Given the premium valuation, investors could face significant risks if the company's future performance does not meet expectations. The Consumer Discretionary market is becoming increasingly competitive and NIKE’s initiatives may not suffice to drive significant growth. Macroeconomic challenges and heightened competition could impede the company's ability to sustain its current growth trajectory.

Investment Thesis

NIKE remains a market leader in the athletic goods industry, with a market cap of $134 billion, more than two times of the second-leading industry player Adidas’s $46.8 billion market cap. As a dominant player in the athletic footwear and apparel market, Nike has been benefiting from a combination of innovation, strategic partnerships, and effective marketing that fuels its revenue growth and profitability.

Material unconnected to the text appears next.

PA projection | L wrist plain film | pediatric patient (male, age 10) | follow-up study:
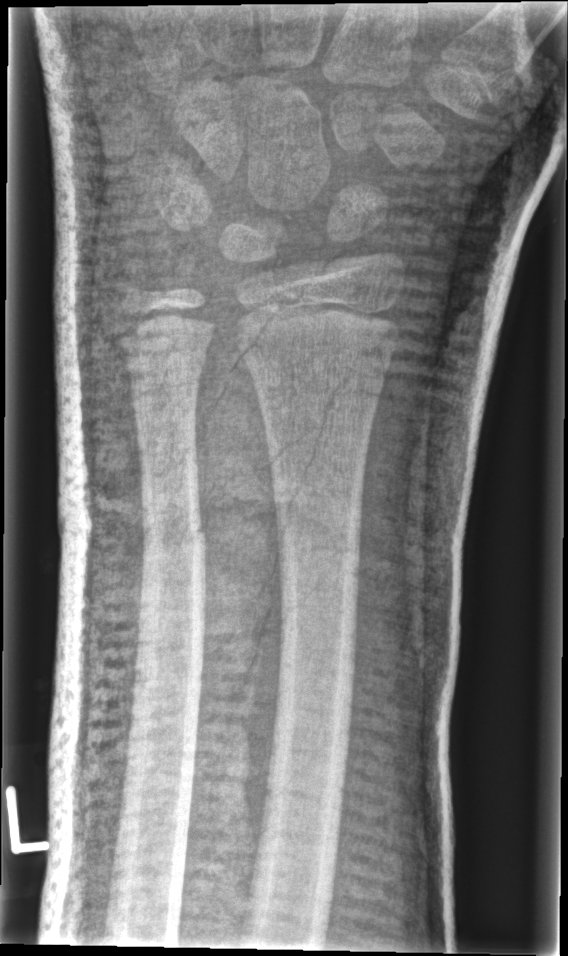 Findings: One Fx at (135, 498, 212, 575). AO code 22u-D/2.1.

Nike continuously invests in cutting-edge product innovation, like Flyknit and Nike Air, ensuring it stays ahead of the competition. Its digital transformation efforts, including its direct-to-consumer strategy, have accelerated e-commerce growth and reduced dependence on wholesale channels. Nike’s focus on digital platforms and personalized consumer engagement further enhances margins and improves operational efficiency.

While NIKE's robust innovation pipeline, strategic initiatives and efficient inventory management may drive revenue growth in the long term, its near-term challenges in lifestyle products and Greater China cannot be ignored.

Conclusion

With NIKE set to report its first-quarter fiscal 2025 results, investors may be questioning whether now is the right time to buy the stock. The company’s strong market position and strategic initiatives present a promising outlook, making it appealing for those seeking exposure to a global leader in the athletic and lifestyle space with significant growth potential and a focus on shareholder value.

However, ongoing challenges in the lifestyle segment, Greater China, and broader economic pressures warrant careful consideration. Assessing these factors before the earnings release could provide a more informed perspective for investment decisions.

While NIKE’s long-term prospects remain strong, investors should avoid making hasty decisions. Monitoring developments and waiting for an optimal entry point is a prudent strategy, as acting too quickly could impact portfolio performance. If you already hold NKE stock, maintaining your position could be wise, as the upcoming earnings report is likely to offer greater clarity on the company’s outlook.